Any mum who has moved to Australia with school age children will tell you that getting involved with your children’s school is a great way to get to know other families in the community and feel more settled in your new home. There are plenty of opportunities to get involved; from providing help in the classroom, to school excursions, working bees and volunteering to work in the uniform shop.
All schools in Australia have a P&C (Parents & Citizens) or P&F (Parents & Friends) committee that build and manage the relationship between parents and the school. In our experience the P&F fulfils many roles; fundraising for the school, helping with reading groups, nominating class parents to handle communication with the wider school community, helping with school sports carnivals and assisting in the school canteen or tuck shop.
Some schools have a very active P&F or P&C community that are always communicating with parents and organising social and fundraising events; other schools may be less well supported but there’s no reason why you shouldn’t get involved.

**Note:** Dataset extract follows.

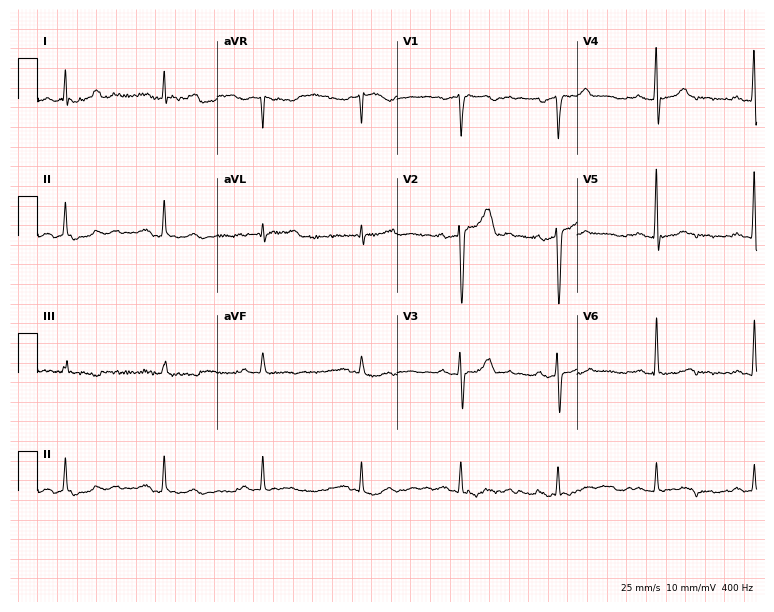
12-lead ECG from a 57-year-old male patient. Labelled as a normal ECG.

Since our eldest son started school last year we have slowly increased our involvement with the school’s parent volunteer community. It’s been fun and rewarding to get to know other parents, teachers and students. We wouldn’t like to be at school every day; this probably isn’t ‘cool’ for our son, but children seem to genuinely enjoy seeing familiar parent faces around the school. In my experience, our son usually blanks me and it’s his friends that gather round and want to have a chat.
Initially, getting involved can seem daunting, especially if you’ve just arrived in Australia or your first child is starting school and you aren’t familiar with how things work. If you’re keen to do something at school but feel a little nervous we’d suggest speaking to the school secretary in the first instance to understand how the P&F is run and who the committee members are. You could also speak to your child’s classroom teacher. If there’s an active P&F it probably won’t be long before there’s an opportunity to volunteer; we’d suggest starting small and increasing your involvement as you feel more comfortable and get to know more people.

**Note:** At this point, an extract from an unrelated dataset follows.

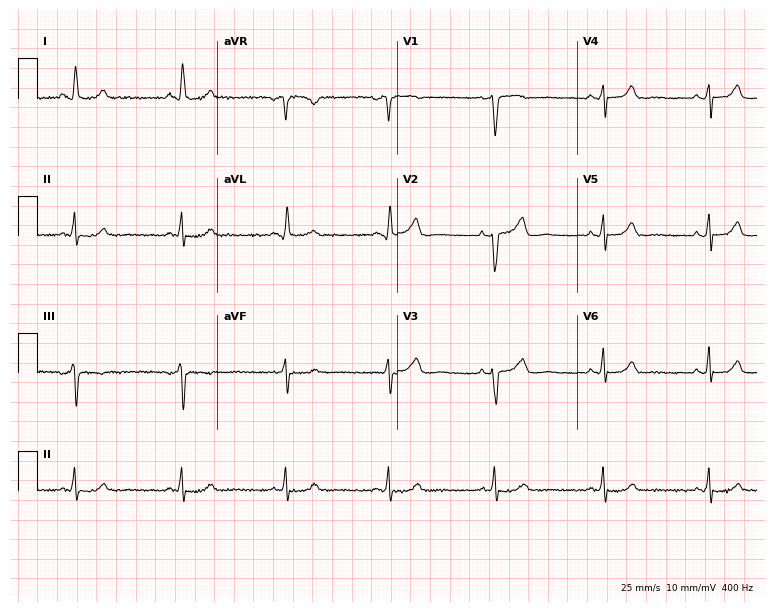
Resting 12-lead electrocardiogram. Patient: a woman, 47 years old. Read as a normal ECG.

Working with Children Checks for parent volunteers
A small note on Working with Children Checks: To volunteer in schools in Australia you will need to complete a Working with Children Check. In NSW this can be completed online and your school should provide you with the details. At my son’s school parents attend a 40 minute presentation before being sent the online link to complete the form. Parents have to do this regardless of where they have worked before or previous checks they have completed.
Making your mark…
My recent involvement with my son’s school and P&F has been in the capacity of “Lunch order co-ordinator”. I’ve been co-ordinating parent volunteers to order and deliver sandwich lunch orders made at a local bakery. It’s been a fair amount of work but it’s a rewarding task; children love the fresh sandwiches and the service being provided to families who work full-time and struggle to make lunches at home is invaluable.
I was nervous the first day, arriving at school with my preschooler in tow, because I knew the service was under the spotlight from parents and I didn’t want any mistakes to mean that hungry children had to wait for their lunch. The lunch order process we created worked well and the delivery from the bakery was perfect, however my first endeavour in parent volunteering at school wasn’t without incident.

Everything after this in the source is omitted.